Web costs are skyrocketing because everything a web developer touches now takes longer. Writing a website used to be about starting with some simple HTML code in a text editor, now you need to install half a dozen Apps, Repos and Dockers or if you’re wanting to do things quickly you sign up to Shopify or SquareSpace, where very quickly you’ll need to upload copies of your passport to prove you’re not a criminal.

Fundamentals

Just to stretch my point one bit further, code is binary, it can be either off or on, or perhaps it can be viewed at a series on 1’s and 0’s. That at the root of everything is what Tech is. That means everything that happens in Tech is a decision, a binary decision. And this is how it all works… Are you signing up – right First Name, Last Name, Email… do you need a password – right use upper and lower case, a number and a symbol… financial details – here we go again.

You can see this binary decision making beautifully on the current COVID Tests Ordering system on the NHS website – the questions you have to go through are very similar to an if/else statement and what that means is that there is nothing outside these decisions – there are no grey areas, there no room for manoeuvre, yes, that is my address, but I won’t be there on Tuesday can you deliver on Wednesday.

As a result, a web developer has to consider every eventuality.
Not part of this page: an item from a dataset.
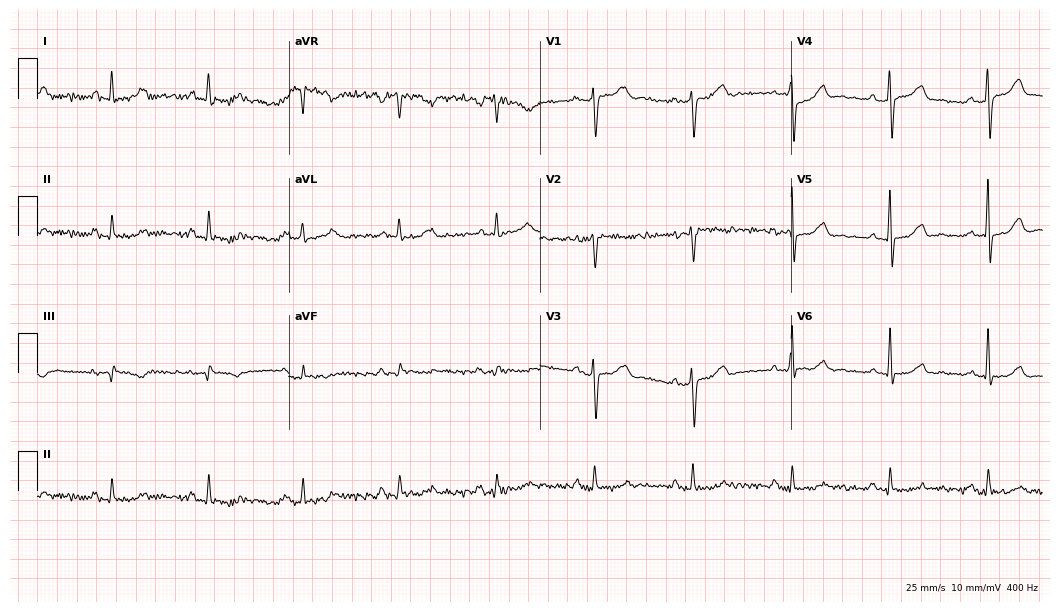
12-lead ECG from a 76-year-old female (10.2-second recording at 400 Hz). No first-degree AV block, right bundle branch block, left bundle branch block, sinus bradycardia, atrial fibrillation or sinus tachycardia recorded for this tracing. Only these six findings were labelled.

Again you can see this happening in something like AI or Robotics, our designers know they want a robotic hoover to work, but they cannot consider all eventualities, every home is different on dozens of different levels from pets to skyscrapers. Designing any electric car is a pain if you live on the 23rd floor of a block of flats.

And so the work goes on… the time is invested in solving all these issues, and our clients worry about dozens of different aspects of their website from SEO to whether web forms work, from the colour of their logo to the tense used in explaining what they offer and everyone is different.

Could it be simpler?

That is an interesting question. Simplicity comes from restriction. If there was only one way to build an eCommerce website would it be simpler?

However, I actually think it could be a lot simpler if only we as humans would be more accommodating and if the ‘profit’ motive of our current world was a lot less prevalent. How and why? Because if we shared our knowledge more – we’d have far less work to do.

Tech is complicated – a web developer writes some code only he knows what he’s written. There is actually no mechanism today to allow anyone to see how he made something work. Compare that to a car built 50 years ago, or a cart built 300 years ago. Never before in human history has so much knowledge been hidden from so many people. We don’t farm, people don’t understand where their food comes from, or how cotton is made or carpentry. the argument runs – they don’t need to, they can concentrate on what they do know, but I would put it to you that we don’t need all this complication, that takes up all our time. I don’t need to have multiple methods of seeing my bank balance. I don’t need a car that drives 1000 miles on one charge, I don’t need all the plastic a supermarket gives me.

Tim Burners-Lee the founder of the web summed it up nicely, the concept of the web was that people would hyperlink their knowledge to connect to other peoples knowledge. i.e. you shared your knowledge. Instead, we’ve built a web that demands we spend all our time on a small selection of websites, preferably ones that are super secure and offer the least amount of real value to us at all.

Web costs are skyrocketing, more so due to the pandemic, but the main reason for it is that we’re building the binary decision-maker into everything we do, it means a vastly more complicated world and one with ultimately less choice for a lot more money.